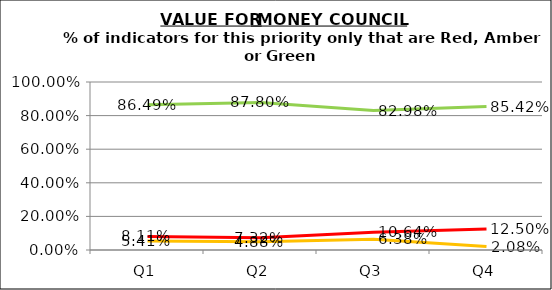
| Category | Green | Amber | Red |
|---|---|---|---|
| Q1 | 0.865 | 0.054 | 0.081 |
| Q2 | 0.878 | 0.049 | 0.073 |
| Q3 | 0.83 | 0.064 | 0.106 |
| Q4 | 0.854 | 0.021 | 0.125 |
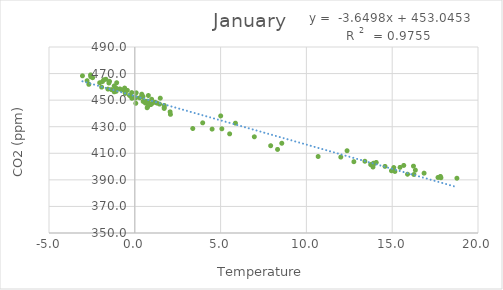
| Category | Series 0 |
|---|---|
| -0.8733333333329938 | 458.45 |
| -1.0558333333329983 | 463.098 |
| -1.681666666667013 | 465.712 |
| -2.459166666666988 | 466.88 |
| -2.5774999999999864 | 468.992 |
| -2.0475000000000136 | 463.085 |
| 0.4791666666670267 | 452.789 |
| 3.956666666666024 | 432.926 |
| 8.566666666667004 | 417.555 |
| 12.004166666667004 | 407.147 |
| 14.069999999999993 | 403.111 |
| 15.456666666666024 | 399.417 |
| 16.24000000000001 | 400.343 |
| 15.67416666666702 | 400.865 |
| 12.369166666667013 | 411.916 |
| 5.005833333332987 | 438.118 |
| 1.4850000000000136 | 451.472 |
| 1.4424999999999955 | 447.046 |
| 1.177500000000009 | 448.382 |
| 0.790833333333012 | 453.487 |
| 0.42333333333300516 | 452.739 |
| 0.4216666666670221 | 452.966 |
| 0.07999999999998408 | 455.504 |
| -0.17583333333300288 | 455.699 |
| -0.7591666666669994 | 457.69 |
| -0.43333333333299606 | 457.372 |
| -1.0958333333330188 | 459.135 |
| -1.1999999999999886 | 460.677 |
| -1.806666666667013 | 465.315 |
| -1.8799999999999955 | 464.027 |
| 0.7391666666670176 | 449.218 |
| 4.505833333332987 | 428.206 |
| 8.318333333332987 | 412.912 |
| 13.742500000000007 | 401.538 |
| 16.350000000000023 | 397.319 |
| 17.81166666666701 | 392.599 |
| 18.770833333332973 | 391.224 |
| 17.840833333333023 | 391.583 |
| 14.58166666666699 | 400.158 |
| 6.964999999999975 | 422.414 |
| 2.056666666667013 | 441.181 |
| 2.078333333332978 | 439.307 |
| 1.7116666666669857 | 443.754 |
| 0.9841666666670221 | 450.643 |
| 0.4049999999999727 | 454.481 |
| 0.6125000000000114 | 447.865 |
| 0.48750000000001137 | 449.013 |
| 0.29000000000002046 | 451.744 |
| -0.30666666666598985 | 453.493 |
| -0.039166666666972105 | 452.099 |
| -0.5708333333329847 | 456.404 |
| -1.1008333333330143 | 458.53 |
| -1.5091666666669994 | 462.9 |
| -1.4733333333330165 | 464.156 |
| 1.714999999999975 | 444.684 |
| 5.5266666666669835 | 424.627 |
| 10.683333333332996 | 407.583 |
| 13.880833333332987 | 399.655 |
| 13.948333333332982 | 402.238 |
| 14.957499999999982 | 396.85 |
| 15.893333333332976 | 394.233 |
| 15.157500000000027 | 396.338 |
| 12.765833333332978 | 403.65 |
| 5.865000000000009 | 432.68 |
| 1.7166666666669812 | 446.017 |
| 0.931666666667013 | 446.663 |
| 0.755833333332987 | 445.199 |
| 0.7816666666669789 | 448.216 |
| 0.6175000000000068 | 449.108 |
| 0.058333333334019244 | 447.639 |
| 0.054166666667015306 | 451.937 |
| -0.06416666666598303 | 451.874 |
| -0.5558333333329983 | 455.038 |
| -1.3616666666670199 | 457.939 |
| -1.2008333333329801 | 456.242 |
| -1.089999999999975 | 456.595 |
| -2.5658333333329892 | 467.674 |
| -2.7799999999999727 | 464.624 |
| -0.17333333333300516 | 451.384 |
| 3.3783333333329892 | 428.639 |
| 7.91833333333301 | 415.686 |
| 13.910000000000025 | 402.504 |
| 15.090833333333023 | 399.286 |
| 16.266666666666993 | 394.042 |
| 17.669166666667024 | 391.805 |
| 16.857500000000016 | 395.031 |
| 13.407500000000027 | 404.002 |
| 5.073333333332982 | 428.417 |
| 1.2916666666670267 | 447.75 |
| 0.9933333333329983 | 447.324 |
| 0.7174999999999727 | 444.266 |
| 0.0291666666669812 | 451.486 |
| -0.5916666666669812 | 459.094 |
| -1.5674999999999955 | 458.32 |
| -1.933333333332996 | 459.814 |
| -2.6791666666670153 | 461.895 |
| -3.0500000000000114 | 468.304 |
----
PROBLEM DESCRIPTION:
Return word for word the lines above from the line with "-2.459166666666988 | 466.88 |" to the line with "1.4424999999999955 | 447.046 |", including both and leaving out all others.

RESULT OF THE EXERCISE:
| -2.459166666666988 | 466.88 |
| -2.5774999999999864 | 468.992 |
| -2.0475000000000136 | 463.085 |
| 0.4791666666670267 | 452.789 |
| 3.956666666666024 | 432.926 |
| 8.566666666667004 | 417.555 |
| 12.004166666667004 | 407.147 |
| 14.069999999999993 | 403.111 |
| 15.456666666666024 | 399.417 |
| 16.24000000000001 | 400.343 |
| 15.67416666666702 | 400.865 |
| 12.369166666667013 | 411.916 |
| 5.005833333332987 | 438.118 |
| 1.4850000000000136 | 451.472 |
| 1.4424999999999955 | 447.046 |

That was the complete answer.